Opinion piece: Barbara Lee
In my twenties, I had a very clear answer to this question: absolutely not. There was an unwritten rulebook in my head about friendship, and one of its most sacred rules was that a friend's ex is completely off-limits. No exceptions, no nuance, no debate. That's just how it worked.
But a lot has changed since then. As an adult, I no longer believe we should automatically rule out a connection simply because the other person once dated someone we know. A relationship that actually works depends on so many things — timing, values, circumstances, personality — that when all of those rare pieces align at once, throwing it away over an unspoken social rule starts to feel less like loyalty and more like self-sabotage.
At some point, clinging to that rule stops feeling noble. It starts feeling like deliberately walking away from something good just because "that's not what you do." And the older I get, the more I see that life rarely fits into clean, simple categories. Human relationships certainly don't.
I also believe that part of growing up is learning to truly close chapters. To let go of the past without dragging it forward indefinitely. In an ideal world, after a breakup, the other person gradually stops being "someone who belongs to you" and becomes simply a person from your past. And if that's genuinely true, then in theory, it shouldn't be a problem if they later find happiness with someone else — even a friend of yours.
The "ideal scenario" rarely plays out that cleanly
Because there are absolutely situations where keeping a friend's ex off-limits makes complete sense. If the relationship left emotional wounds, if the ending was messy or unresolved, or if your friend is still carrying real pain — especially pain rooted not just in heartbreak but in how they were treated — then the calculus changes entirely.
And maybe that's where the real line is: it's not the fact that someone is your friend's ex that makes them off-limits. It's the story behind it that matters.
Time is another crucial factor. Even if a relationship ended relatively peacefully, there usually needs to be some distance before everyone can find their footing in the new reality. Before your friend can look back at the situation from the outside rather than still feeling it from within. That distance isn't always measured in months or years — it's more about whether the emotions have genuinely settled.

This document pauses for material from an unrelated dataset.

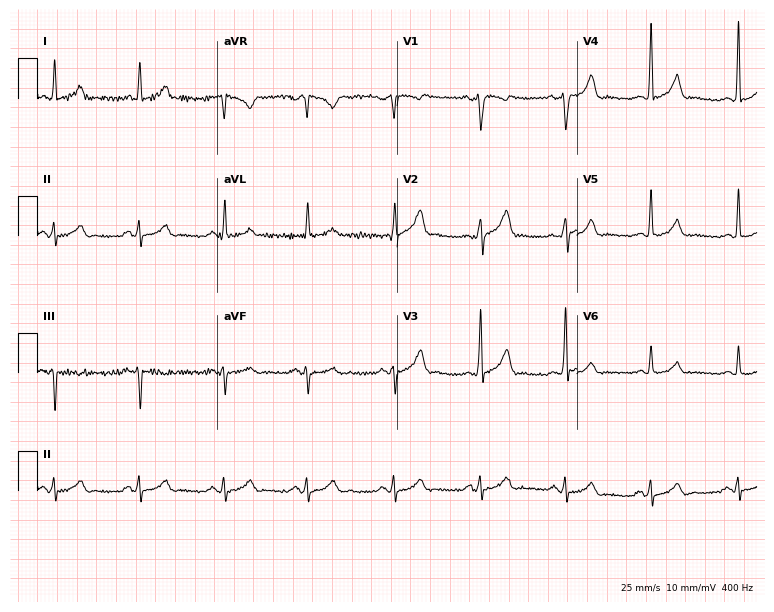
ECG (7.3-second recording at 400 Hz) — a man, 42 years old. Screened for six findings — first-degree AV block, right bundle branch block, left bundle branch block, sinus bradycardia, atrial fibrillation, sinus tachycardia — none is recorded. Only these six findings were labelled.
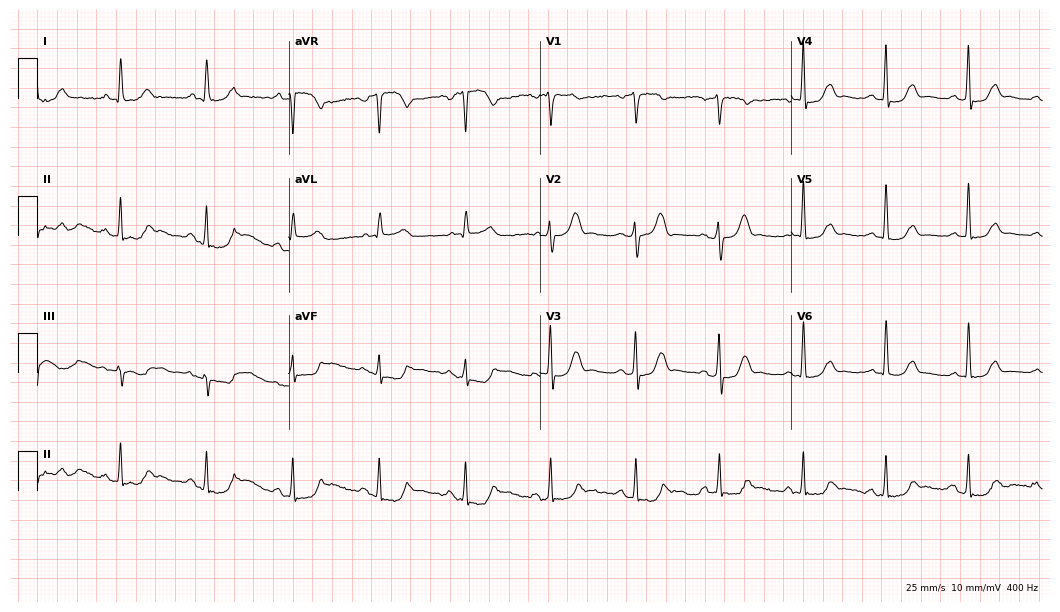
Standard 12-lead ECG recorded from a woman, 60 years old (10.2-second recording at 400 Hz). None of these six findings is recorded: first-degree AV block, right bundle branch block, left bundle branch block, sinus bradycardia, atrial fibrillation, sinus tachycardia. Other findings, if any, are not listed.

That said, there's one thing I find increasingly hard to ignore: if everything lines up, if the past is truly closed, if no one is still nursing open wounds, and if you genuinely believe the connection could be something real, it becomes very difficult to justify walking away from it.
Because at the end of the day, we're all looking for the same thing — relationships where we feel good, where we can be ourselves, and where there's a real chance at happiness. If that finds you in an unexpected place, automatically shutting the door might not be the wisest move.
And I do believe that a true friend — even if it stings at first — ultimately wants you to be happy. That might take time. It might take honest conversations, boundaries, and compromise. But if your friendships are built on something solid, they can hold up under situations like this.
There's no clean universal answer here, and there probably doesn't need to be. What matters is being honest with yourself — about who and what you're risking, and what you might gain by giving something unexpected a real chance.